Driving Better Decisions Through Effective Logging and Improved Observability
- Feb 22, 2024
- Blogs
- 5 min read
Introduction
Application architecture is today going through transformational changes. Distributed deployments, multiple interconnected systems and API calls have made it challenging to derive IT insights and link them to business performance.
In this context, data and specifically logs play a pivotal role, not just in delivering performance insights but in storytelling. This narrative, aligning technology with business goals, is crucial for IT and Operations leaders, and industry analysts. The secret lies in improved telemetry and advanced observability.
The Value of Observability
Observability is more than a technical requirement; it’s a strategic asset. It provides intelligence that significantly impacts customer experiences and aligns business, technology, and operations teams. But, it requires comprehensive telemetry.
The Challenge of Enterprise Data
Enterprises struggle with data quality gaps and dispersion, making it challenging to harness actionable insights. However, observability platforms with their ability to ingest diverse logs tackle this through correlation, contextualization, and insights, offering advanced capabilities in root cause analysis.
Effective Logging Practices
Effective logging is about capturing the right information at the right levels. The fundamental requirements for effective logging practice are:
- More contextual than being more descriptive. For instance, a logline is recommended to comply with the following:
- When: A timestamp to show when this log event occurred
- Where: The application name and part of the application that recorded this log event (ex: module name, method name etc)
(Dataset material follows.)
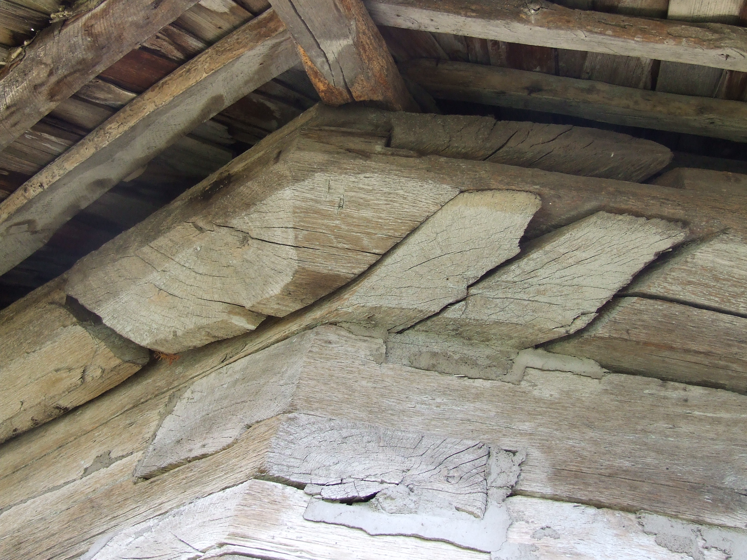 Îmbinare III, Biserica de lemn Sf Arhangheli din Letca, jud. Sălaj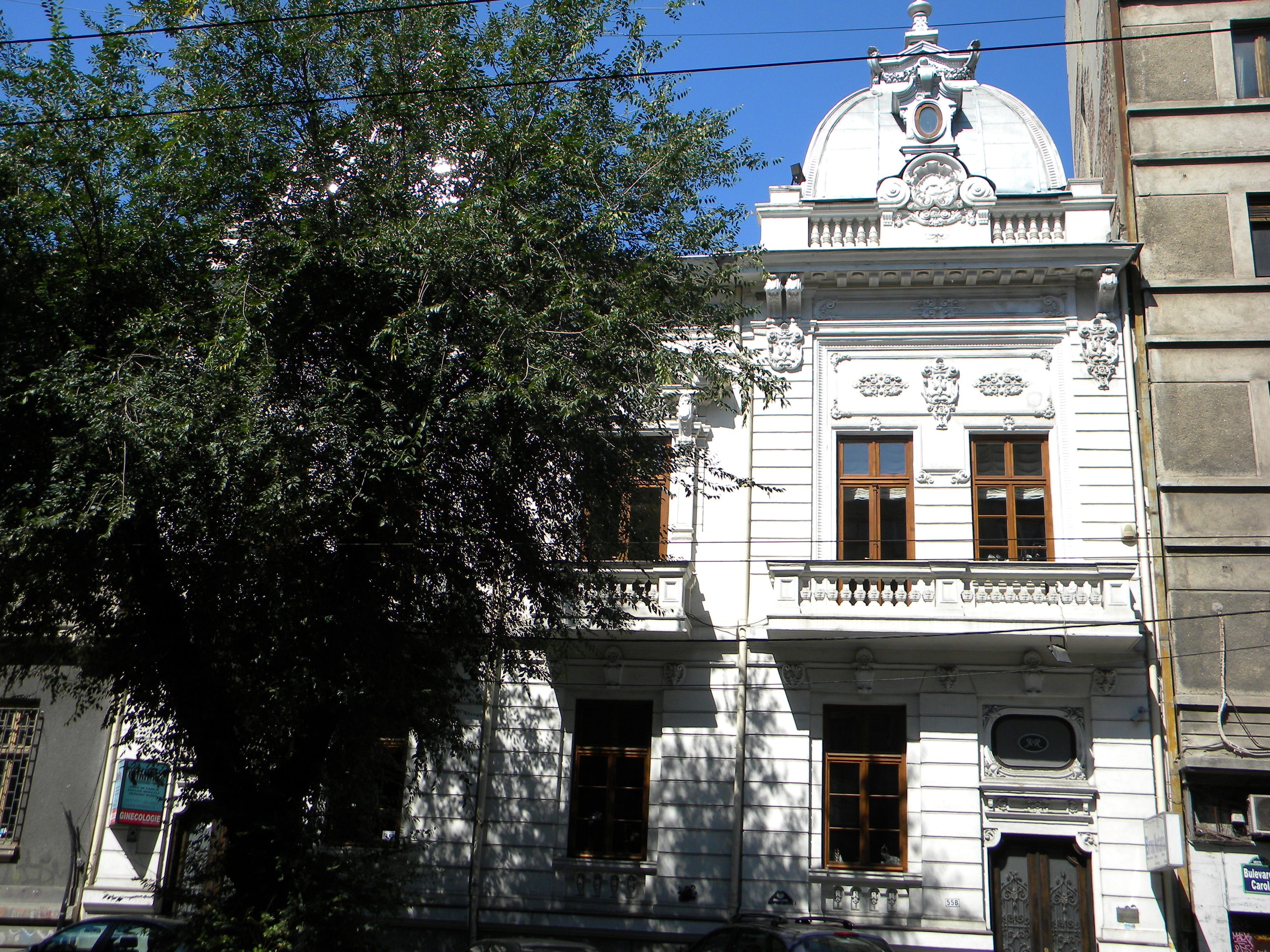 Imobil pe Bd. Carol I,nr. 55, Bucuresti sect. 2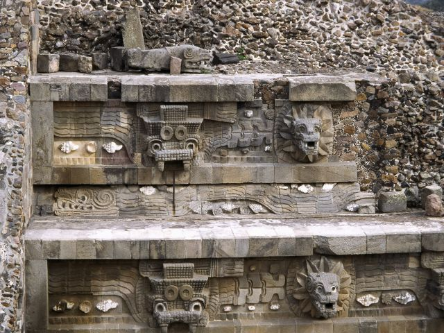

- What: A crisp meaningful message for a user to understand what just happened in the application
- Severity: A log level indicating the severity of the message. (For instance, error logs should detail specific failure points with error codes, while debug logs provide insights into variable states or decision paths.)
- Identifiers: An identifier pointing to a unique id relevant to the user or application scope as applicable (Session IDs, Trace IDs, Transaction IDs)
- Contextual Information: Depending on the type of event for which the log is generated, it can contain specific contextual information that might provide additional info (ex: error codes, response codes, stack traces, query executed etc)
- Use a standard format for logging or at the minimum ensure logs are easily breakable with fixed delimiters (logging libraries like log4j ensure basic compliance, however the message level compliance to include relevant context is left to the implementor)
Examples
Lets see some examples.
Unstructured Logging
An example of a good logline for unstructured logging is:
2024-02-19T13:45:32.123Z ERROR [UserService] TxnId:abc1235, userId:12345, Message: Failed to retrieve user details,
Error: DatabaseTimeoutException for Query SELECT * FROM users WHERE id=12345.
The above log line contains all the required information in a single line like the timestamp, log level, execution module, specific context information like Transaction ID, User ID and the query that failed with the failure reason. Though unstructured, this is good from the completeness standpoint and breaking this log line into meaningful fields for analytics will generally involve simple grok techniques.
Structured Logging
Structured logging uses standard formats like JSON, and XML for logging which makes consuming the information from the logs for analytics a simple task using standard parsers.
{ "timestamp": "2024-02-19T12:35:00Z", "level": "INFO", "message": "HTTP Request Received", "request_details": { "method": "POST", "uri": "/api/v1/orders", "ip_address": "192.168.1.25", "user_agent": "Mozilla/5.0 (compatible; MSIE 10.0; Windows NT 6.1;
Trident/6.0)", "response_status": 200, "response_time_ms": 250 }, "user_id": "12345" }
Error Logging
An example error log that captures all the required information about the error in a JSON format is below:
{ "timestamp": "2024-02-19T12:34:56Z", "level": "ERROR", "message": "Failed to process payment", "error_details": { "exception_type": "PaymentProcessingException", "error_message": "Card expired", "error_code": "RC10", "stack_trace": "Traceback (most recent call last): ..." }, "user_id": "12345",
"transaction_id": "abcde12345", "service": "PaymentService", "additional_info": { "payment_amount": "100.00", "currency": "USD" } }
Observability in Action
The incorporation of unique identifiers in logs, as per the document, enhances the traceability of transactions. This is vital in pinpointing issues and optimizing system performance.
Conclusion
The journey towards enhanced telemetry and observability, though challenging, is substantially rewarding. By adopting these practices, enterprises can ensure their data not only tells a story but narrates a compelling, insightful, and actionable narrative that aligns with their business objectives.